Saturday, September 10, 2011

Don't use it, lose it

People think that the easy dissemination of information makes it difficult to lose knowledge in the modern age.

Actually, it's extremely easy to to lose knowledge. Especially technical expertise. So much of it is very specialized and only existent in the private hands of corporations. And within these corporations, specific and important facts are only kept in the minds of a handful of people.

If the engineers depart and the line workers depart, without replacement, you've already lost most of the knowledge.

For instance, the principals of an internal combustion engine are well known, and there's quite a bit more than that circulating around in papers. Do you think that's enough to reconstruct a modern car engine? Engine fundamentals from the Model T to the Fiesta haven't changed. But over the last century, Ford has figured out how to squeeze out more than 3 times the mileage and 6 times the power with an engine volume of half the size. Do you know what they did? Do you think your educational institution knows what they did? Not a chance, unless your professor worked in a very specific field within the industry. Even then, his knowledge grows more outdated year by year as Ford engineers continue to squeeze out a few more percentage points of performance year by year.

Or let's say that you already know that you can get a 5% efficiency gain by tweaking the inlet aero. How would you know where to tweak? You'd have to go through all the testing that was done before, and you'd need to design and build the infrastructure to conduct the tests in the first place.

It's the same across all fields, from cars to bridges to computers. Good luck building a modern virtual machine using the Dragon Book. And that's still only talking design knowledge.

Im CAD hat's passt.

It fits in CAD. Not good enough.

You can't learn how to build something without actually building it and, more than anything else, this is something kept exclusively in the minds of workers. And god help you if the toolset had been struck already (which is common), because now all of sudden all of your work instructions are worthless without the accompanying equipment. Now you have to redesign and rebuild the infrastructure too and go through the teething process all over again. Think you can make a violin from an instruction book? Nope, you learn by building a violin and a lot of crappy violins.

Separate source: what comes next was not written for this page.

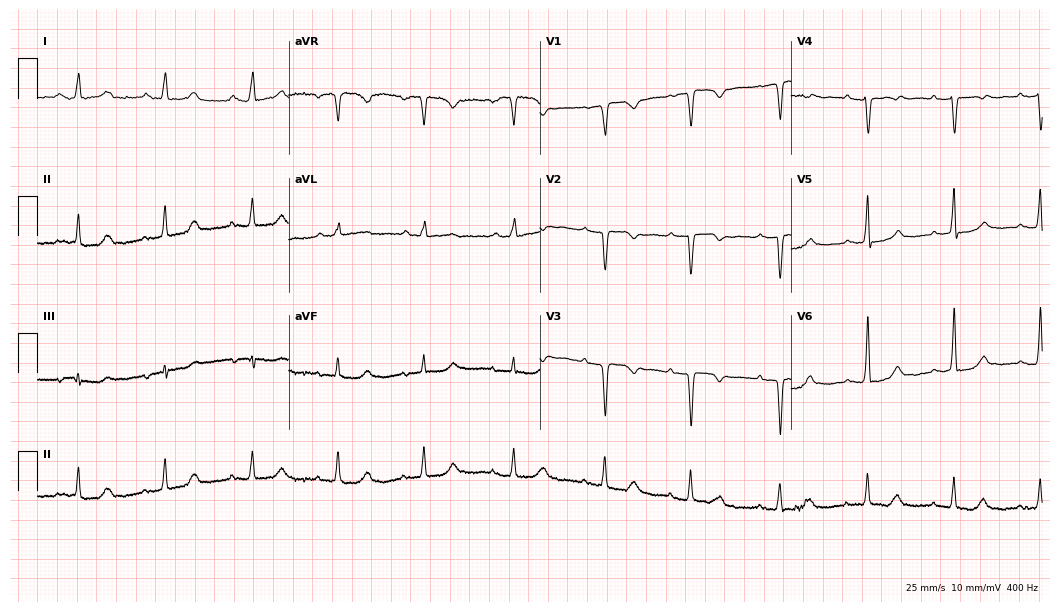
ECG (10.2-second recording at 400 Hz) — a female patient, 72 years old. Screened for six findings — first-degree AV block, right bundle branch block, left bundle branch block, sinus bradycardia, atrial fibrillation, sinus tachycardia — none is recorded. Findings outside these six are not listed.

See how we've decided to stop going to the moon for a couple of decades and suddenly it's a pain in the ass to figure out how to do it again. And that's with all of the previous generation's artifacts around, more computing power than our predecessors could ever imagine and an extremely competent corp of people who've been shooting things into space non-stop in the intermediate period. Sure you don't have to go though the paradigm shift breakthroughs again, but most of being able to do something is just grinding, and that's a feat that'll need to be replicated if you ever forget. Technology has not dark age proofed us.